Effects of L-Arabinose on Drug Metabolizing and Antioxidant Enzymes in Rat

摘要

This study was conducted to assess the effects of L-arabinose on the antioxidant and drug metabolizing enzymes in rats. Forty-eight rats were equally divided into six groups. The rats in three groups were respectively administered with 500, 1 000 and 2 000 mg/kg L-arabinose for 38 days. In blank control, L-arabinose was replaced by an equal volume of distilled water. In two positive control groups, the rats were intraperitoneally injected with 80mg/kg sodium barbital or dexamethasone for three consecutive days since the 36th day.
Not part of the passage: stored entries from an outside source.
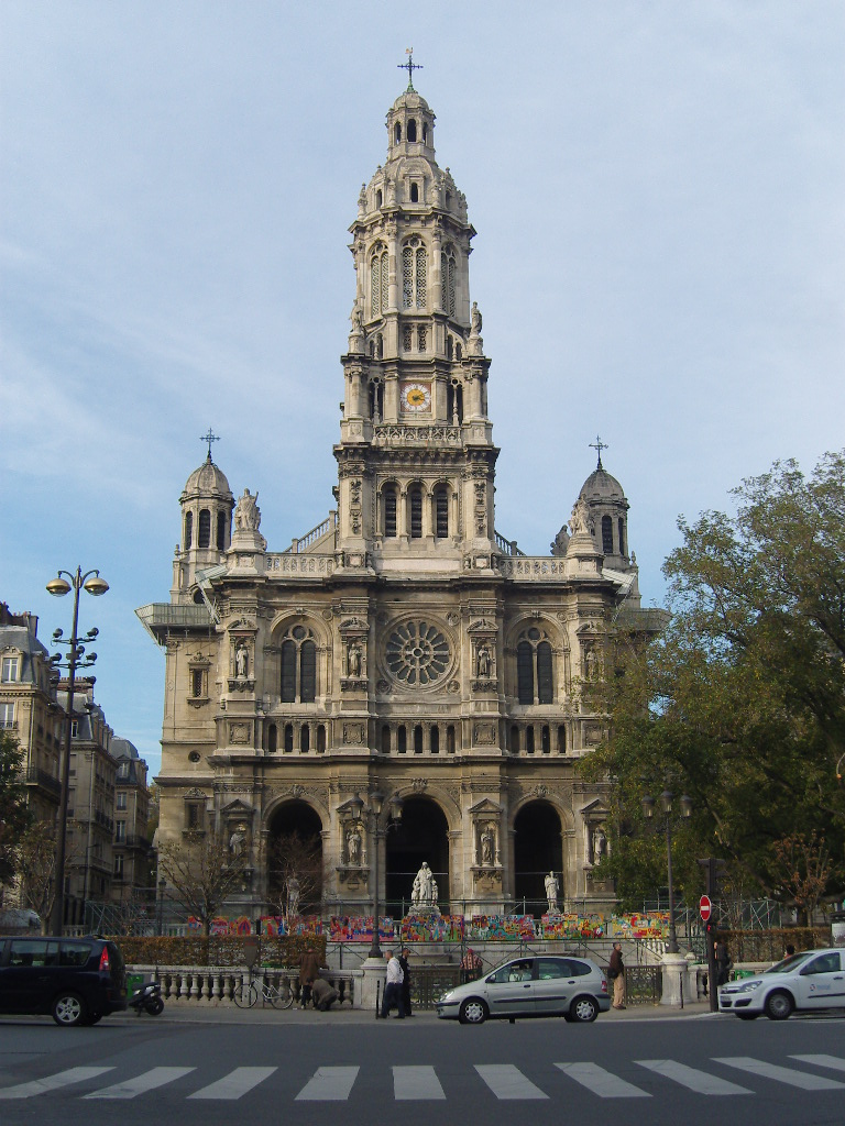 Église de la Sainte-Trinité de Paris vue de face
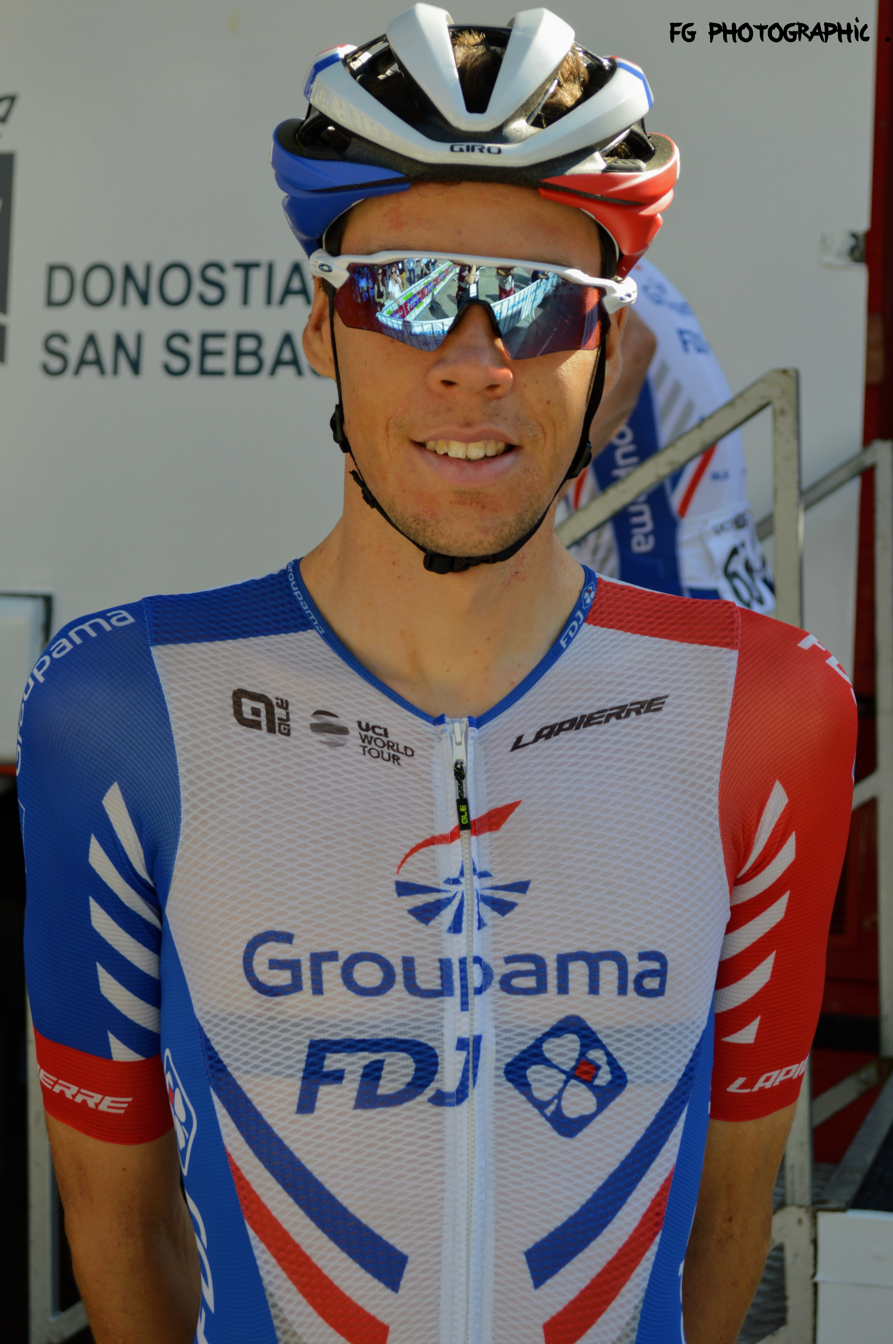 Kevin GENIETS - Août 2019 (Clasica San Sebastian)
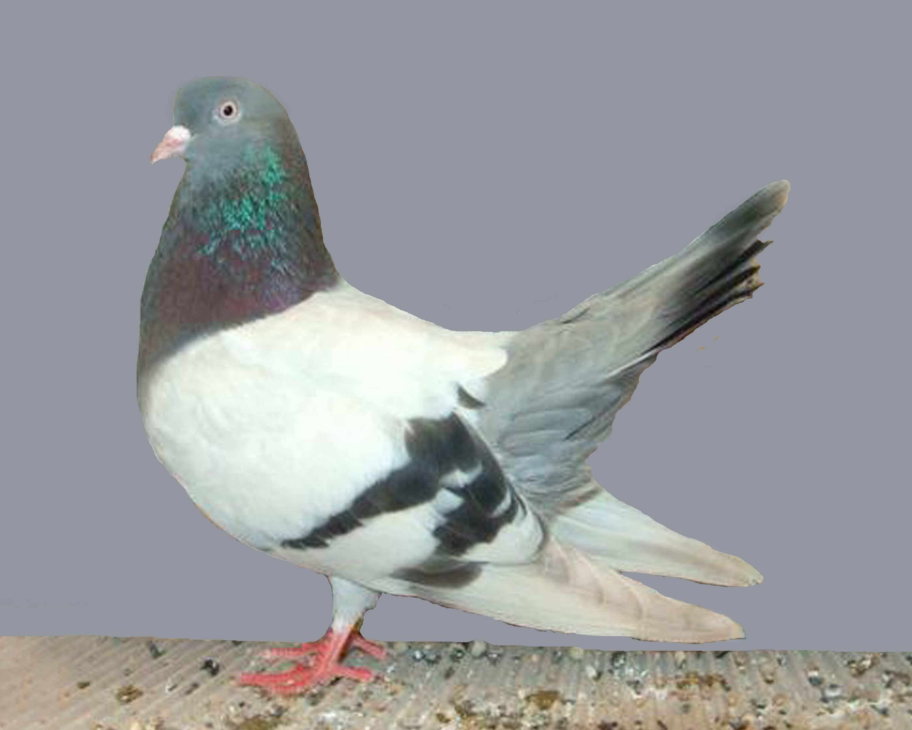 Oriental Roller (Blue Bar)

Twenty-four hours after the last dose, blood was sampled from their femoral artery. And the activities of antioxidant enzymes and the concentration of free radicals in serum were measured. Rat liver tissues were collected and homogenized, centrifuged at 4 000 r/min and 4°C. Then, a portion of the supernatant was used for the measurement of the activities of antioxidant enzymes and the concentration of free radicals. Liver microsomes and cytoplasmic fluid were obtained by differential centrifugation. The concentration of cytochrome b_5, the activities of three phase-I metabolic enzymes NADPH-cytochrome C reductase, CYP3A, CYP2E1 and two phase-II metabolic enzymes glutathione-S-transferase (GST) and UDP-glucuronyl-transferases (UGT) were measured using double-beam UV/Vis spectrophotometry. The treatment with 2 000 mg/kg L-arabinose significantly reduced the SOD and GSH-PX activities in rat serum, the NOS activity, MDA concentration, NO concentration in liver tissue, greatly increased the GST activity in liver tissue, microsomes and cytoplasmic fluid, and greatly reduced the UGT activity in microsomes and cytoplasmic fluid. The treatment with 1 000 mg/kg L-arabinose significantly reduced the NO concentration in rat serum, and the UGT activity in microsomes and cytoplasmic fluid. The treatment with 500 mg/kg L-arabinose significantly reduced the GSH-PX activity, the NO concentration in rat serum and the NOS activity in liver tissue. L-arabinose can decrease the antioxidant capacity in rat blood and the concentration of free radicals in rat liver. L-arabinose has no adverse effect on the major drug-metabolizing enzymes in rat, but it reduces the activities of phase-II drug-metabolic enzymes GST and UGT to a certain degree, suggesting that no or slight metabolic drug-drug interactions in liver can be induced by the combined use of L-arabinose and drugs.